Stats for file './data/gotriple/ner-output-gotriple-abstracts-en.jsonl.gz':
Total records: 1365
Total temporal entities identified: 3584
Stats for file './data/gotriple/ner-output-gotriple-abstracts-fr.jsonl.gz':
Total records: 436
Total temporal entities identified: 1482
Stats for file './data/gotriple/ner-output-gotriple-abstracts-es.jsonl.gz':
Total records: 1057
Total temporal entities identified: 1803


The output data files were then processed using a separate tool ([yearspans](https://github.com/cbinding/yearspans)) to add `minYear`, `maxYear`, `isoSpan` and `duration` properties to the identified temporal entities - see https://github.com/cbinding/yearspans/blob/main/ATRIUM-T3-2-process-gotriple-ner-abstracts.ipynb for details.
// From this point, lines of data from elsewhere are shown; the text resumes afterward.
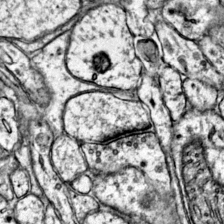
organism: Mouse
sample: Primary visual cortex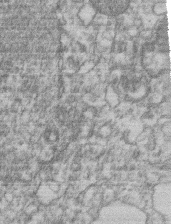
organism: Mouse
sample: T cell stromal cell synapse

Some example results from this further processing are shown below:

English:
```json
{
	"start": 786,
	"end": 794,
	"token_start": 163,
	"token_end": 164,
	"label": "PERIOD",
	"id": "http://n2t.net/ark:/99152/p0kh9dsbd33",
	"text": "Cold War",
	"minYear": "1946",
	"maxYear": "1991",
	"isoSpan": "1946/1991",
	"duration": 46
},
{
	"start": 81,
	"end": 106,
	"token_start": 17,
	"token_end": 21,
	"label": "YEARSPAN",
	"id": "",
	"text": "during the 4th century AD",
	"minYear": "0301",
	"maxYear": "0400",
	"isoSpan": "0301/0400",
	"duration": 100
},
{
    "start": 387,
	"end": 398,
	"token_start": 84,
	"token_end": 85,
	"label": "PERIOD",
	"id": "http://n2t.net/ark:/99152/p0kh9dscbkd",
	"text": "Middle Ages",
	"minYear": "1066",
	"maxYear": "1540",
	"isoSpan": "1066/1540",
	"duration": 475
},
{
	"start": 1029,
	"end": 1051,
	"token_start": 204,
	"token_end": 208,
	"label": "YEARSPAN",
	"id": "",
	"text": "6th and 8th century AD",
	"minYear": "0501",
	"maxYear": "0800",
	"isoSpan": "0501/0800",
	"duration": 300
},
```

Spanish:
```json
{
	"start": 197,
	"end": 208,
	"token_start": 43,
	"token_end": 45,
	"label": "YEARSPAN",
	"id": "",
	"text": "1404 y 1403",
	"minYear": "1403",
	"maxYear": "1404",
	"isoSpan": "1403/1404",
	"duration": 2
},
{
	"start": 157,
	"end": 167,
	"token_start": 27,
	"token_end": 28,
	"label": "PERIOD",
	"id": "http://n2t.net/ark:/99152/p07h9k6f5tz",
	"text": "Edad Media",
	"minYear": "0400",
	"maxYear": "1500",
	"isoSpan": "0400/1500",
		"duration": 1101
},
{
	"start": 517,
	"end": 525,
	"token_start": 96,
	"token_end": 97,
	"label": "YEARSPAN",
	"id": "",
	"text": "siglo XI",
	"minYear": "1001",
	"maxYear": "1100",
	"isoSpan": "1001/1100",
	"duration": 100
},
```

French:
```json
{
	"start": 1507,
	"end": 1528,
	"token_start": 250,
	"token_end": 254,
	"label": "YEARSPAN",
	"id": "",
	"text": "XIIe siecle av. J.-C.",
	"minYear": "-1199",
	"maxYear": "-1100",
	"isoSpan": "-1199/-1100",
	"duration": 100
},
{
	"start": 74,
	"end": 96,
	"token_start": 13,
	"token_end": 15,
	"label": "PERIOD",
	"id": "http://n2t.net/ark:/99152/p02chr45b7p",
	"text": "epoque romaine tardive",
	"minYear": "0300",
	"maxYear": "0499",
	"isoSpan": "0300/0499",
	"duration": 200
},
```

There are better (graphical) ways to visualise these results, such as periods on a timeline, or a histogram of the periods found. As this was only a short exercise to demonstrate use of the information extraction tools the further use and visualisation of the results is left to future work.